## Assignment
Whenever the word "Answer" turns up in a line below, that line should be copied.

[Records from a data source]
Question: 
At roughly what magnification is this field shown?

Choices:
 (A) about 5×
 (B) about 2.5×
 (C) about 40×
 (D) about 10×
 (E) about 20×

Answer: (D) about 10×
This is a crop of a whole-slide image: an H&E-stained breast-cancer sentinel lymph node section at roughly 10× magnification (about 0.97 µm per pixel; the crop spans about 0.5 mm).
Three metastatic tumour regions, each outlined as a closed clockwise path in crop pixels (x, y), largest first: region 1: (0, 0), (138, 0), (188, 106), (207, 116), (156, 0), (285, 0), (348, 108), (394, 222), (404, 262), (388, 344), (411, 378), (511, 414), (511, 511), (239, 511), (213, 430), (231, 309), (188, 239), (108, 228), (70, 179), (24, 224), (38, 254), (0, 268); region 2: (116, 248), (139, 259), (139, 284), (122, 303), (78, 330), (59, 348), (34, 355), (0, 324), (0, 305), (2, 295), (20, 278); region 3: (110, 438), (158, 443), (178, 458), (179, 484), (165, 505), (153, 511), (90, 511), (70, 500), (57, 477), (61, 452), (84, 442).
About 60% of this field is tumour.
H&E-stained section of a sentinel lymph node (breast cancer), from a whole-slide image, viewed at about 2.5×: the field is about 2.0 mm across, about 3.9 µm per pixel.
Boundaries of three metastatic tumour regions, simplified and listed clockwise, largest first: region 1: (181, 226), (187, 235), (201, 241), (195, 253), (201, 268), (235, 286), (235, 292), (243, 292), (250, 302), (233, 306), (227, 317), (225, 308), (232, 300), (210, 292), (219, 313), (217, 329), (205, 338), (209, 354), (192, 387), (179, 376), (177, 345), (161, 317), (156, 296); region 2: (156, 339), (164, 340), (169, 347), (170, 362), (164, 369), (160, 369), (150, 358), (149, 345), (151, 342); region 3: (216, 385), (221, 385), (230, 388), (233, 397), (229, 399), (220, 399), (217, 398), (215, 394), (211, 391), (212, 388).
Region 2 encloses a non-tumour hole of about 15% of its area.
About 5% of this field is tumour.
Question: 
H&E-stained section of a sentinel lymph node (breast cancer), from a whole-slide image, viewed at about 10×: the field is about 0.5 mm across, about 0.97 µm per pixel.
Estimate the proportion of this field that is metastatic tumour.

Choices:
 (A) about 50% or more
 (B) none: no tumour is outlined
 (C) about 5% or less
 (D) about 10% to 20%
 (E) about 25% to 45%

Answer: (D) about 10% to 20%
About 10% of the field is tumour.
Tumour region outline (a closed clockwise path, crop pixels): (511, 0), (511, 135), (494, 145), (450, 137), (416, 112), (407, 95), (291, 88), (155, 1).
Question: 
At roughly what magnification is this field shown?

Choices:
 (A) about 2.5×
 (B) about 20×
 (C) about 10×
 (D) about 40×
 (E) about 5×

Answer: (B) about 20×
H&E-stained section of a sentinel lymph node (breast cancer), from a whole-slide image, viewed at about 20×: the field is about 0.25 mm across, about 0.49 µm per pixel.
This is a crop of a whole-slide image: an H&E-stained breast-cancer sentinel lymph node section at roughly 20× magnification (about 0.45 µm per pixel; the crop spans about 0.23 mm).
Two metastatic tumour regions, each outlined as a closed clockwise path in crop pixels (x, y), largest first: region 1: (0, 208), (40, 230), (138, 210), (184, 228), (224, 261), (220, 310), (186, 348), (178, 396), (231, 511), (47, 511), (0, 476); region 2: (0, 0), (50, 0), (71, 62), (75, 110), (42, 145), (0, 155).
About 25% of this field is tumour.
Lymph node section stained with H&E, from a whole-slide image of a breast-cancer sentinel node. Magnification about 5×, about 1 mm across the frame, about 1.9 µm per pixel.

## Result of the exercise
Answer: (D) about 10×
Answer: (D) about 10% to 20%
Answer: (B) about 20×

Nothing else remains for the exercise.